- _THE PROBLEM_
An exact repetition of the data is required; no picture should appear in it.

- _RECORDED INFORMATION_
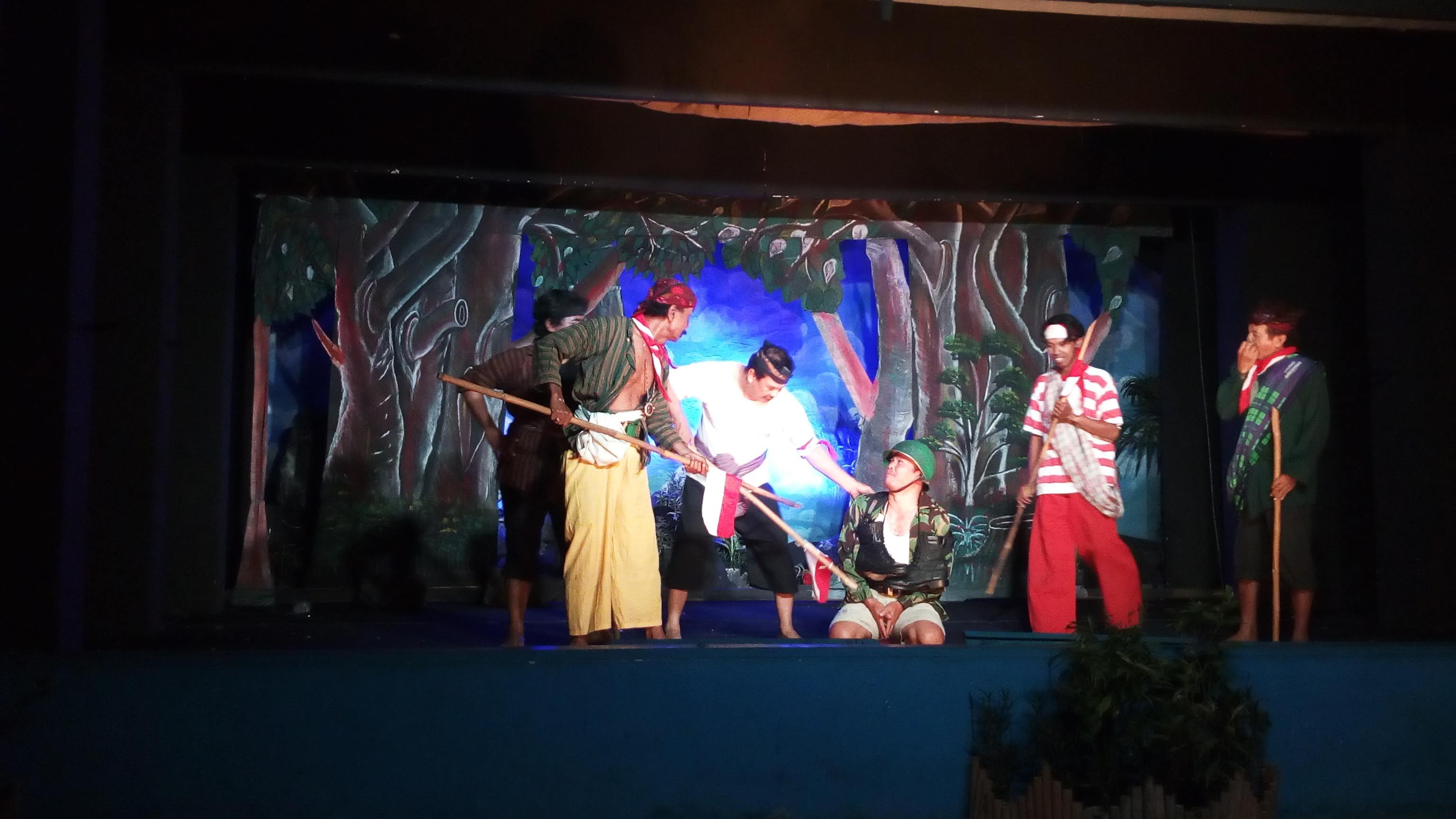 Gedung Ludruk Irama Budaya oleh HS Sumiyani 2
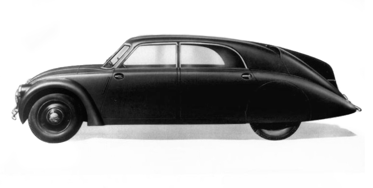 Tatra 77, Photo: archive Tatra Kopřivnice
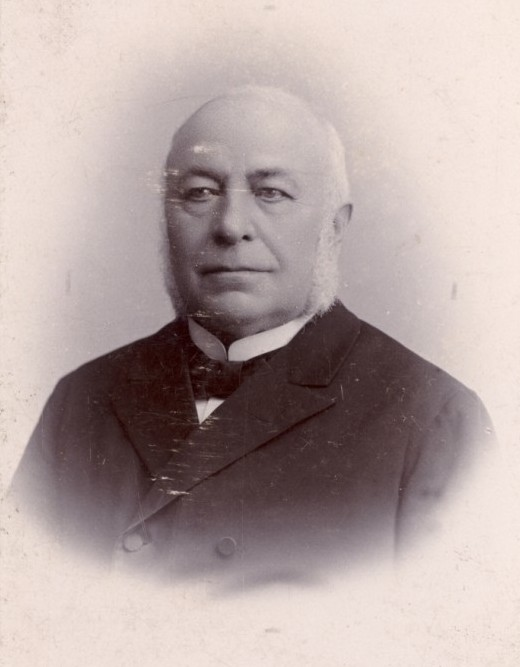 Vojtěch Weidenhoffer (1826 - 1901), Rakouský a český podnikatel a politik.
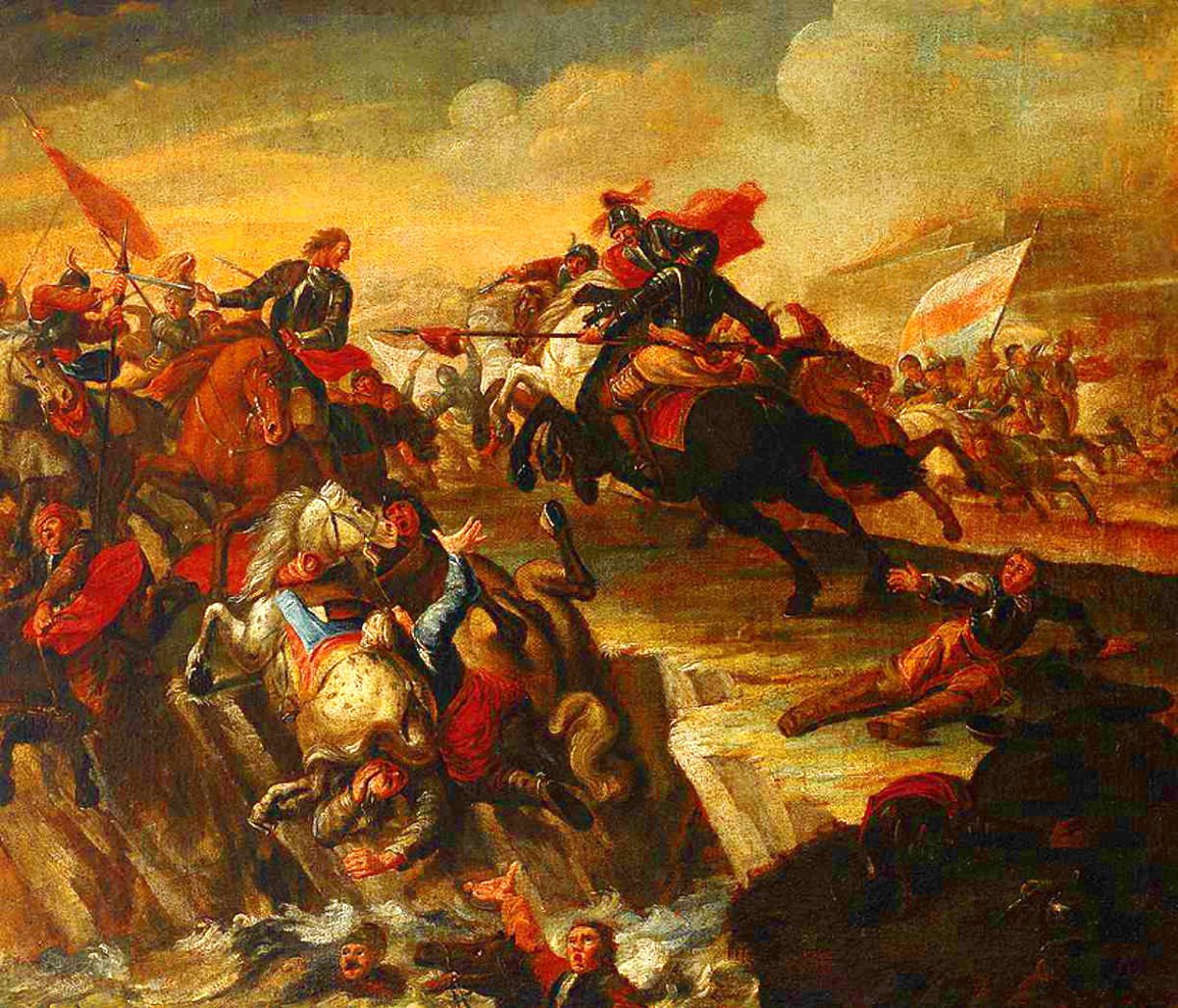 Kuruc és Osztrák csatajelenet

- _EXERCISE RESULT_
 Gedung Ludruk Irama Budaya oleh HS Sumiyani 2
 Tatra 77, Photo: archive Tatra Kopřivnice
 Vojtěch Weidenhoffer (1826 - 1901), Rakouský a český podnikatel a politik.
 Kuruc és Osztrák csatajelenet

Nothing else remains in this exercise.